Rumelt observes that strategists do the same. “Whether facing problems or opportunities, they focused on the way forward promising the greatest achievable progress—the path whose crux was judged to be solvable.”
Mansfield and Dirksen: Bipartisan Giants of the Senate by Marc C. Johnson
In contrast to today’s polarized politics, the US Senate of the 1960s functioned with a great deal more civility and bipartisan cooperation, despite deep political divisions. This book is both a history lesson and a study in the leadership styles majority leader Michael Mansfield (Democrat) and minority leader Everett Dirksen (Republican).
Decisionscape: How Thinking Like an Artist Can Improve Our Decision-Making by Elspeth Kirkman
“Knowingly or not, we often draw on the logic of pictorial space as a metaphor for our decisions. We use phrases like getting things in perspective or blowing them out of proportion… And we implore one another to zoom out or see the big picture.”
Elspeth Kirkman is a behavioral scientist who uses the analogy of art making to explain the psychology of decision making. “I call this mental representation the decisionscape… The central idea of this book is that we could improve our decisions, whether personal or professional, by constructing and analyzing it deliberately, just as an artist approaches the canvas.”
Understanding Organizations Finally! Structuring in Sevens by Henry Mintzberg
The four forms of organization are Personal (autocracy), Programmed (bureaucracy), Professional (meritocracy), and Project (adhocracy). Respectively, the coordinating mechanism of each form is direct supervision, standardization of work, standardization of skills, and mutual adjustment.
That last term should be defined before going further, as Mintzberg uses it throughout the book. “Coordination and control are two different concepts. Mutual adjustment is coordination without control… Currently, the literature of management gives considerable attention to teams, task forces, and networks, all manifestations of mutual adjustment.”

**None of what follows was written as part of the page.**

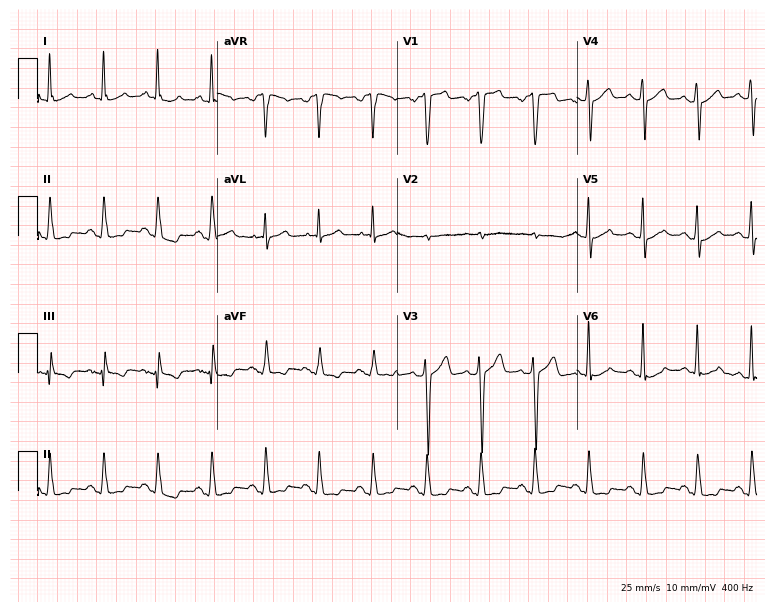
12-lead ECG from a 52-year-old man. Shows sinus tachycardia (a sinus rate of 100 beats per minute or more).

A Full Life: Reflections at 90 by Jimmy Carter (1924-2024)
Jimmy Carter was born on October 1, 1924 and was elected the 39th president of the United States in 1976. The world has changed a lot in the 100 years since Carter grew up in the segregated south. At the same time, many of the issues he writes about sound quite familiar, such as inflation, contested elections, and conflict in the Middle East.
I was surprised by Carter’s emphasis on fiscal discipline—something we haven’t seen in recent administrations. (At the end of the Carter administration, the national debt to GDP ratio was 32%. In 2022 it was 123%.) What also stands out is Carter’s cooperative relationships with presidents Gerald Ford and George H.W. Bush, in stark contrast to more recent polarization.
WCVB-TV Boston: How We Built the Greatest Television Station in America by Robert M. Bennett (1927-2016)
In this memoir, the highlight of television executive Bob Bennett’s career was launching and growing WCVB-TV, Channel 5 in Boston. A major theme is his commitment to locally-produced programming. Another theme is Bennett’s leadership style, whereby he encouraged new ideas and risk-taking from his lieutenants, and inspired a sense of pride which brought out the best in people at all levels of the organization. It’s also a high-risk, high-reward story that could have turned out very differently.
The book is comprised of Bennett’s recollections interspersed with commentary from former colleagues.
Composition: Understanding Line, Notan, and Color by Arthur Wesley Dow (1857-1922)
Composition is “the ‘putting together’ of lines, masses and colors to make a harmony. Design, understood in its broad sense, is a better word, but popular usage has restricted it to decoration.”
In the visual arts, “there are three structural elements with which harmonies may be built up” – line, notan, and color.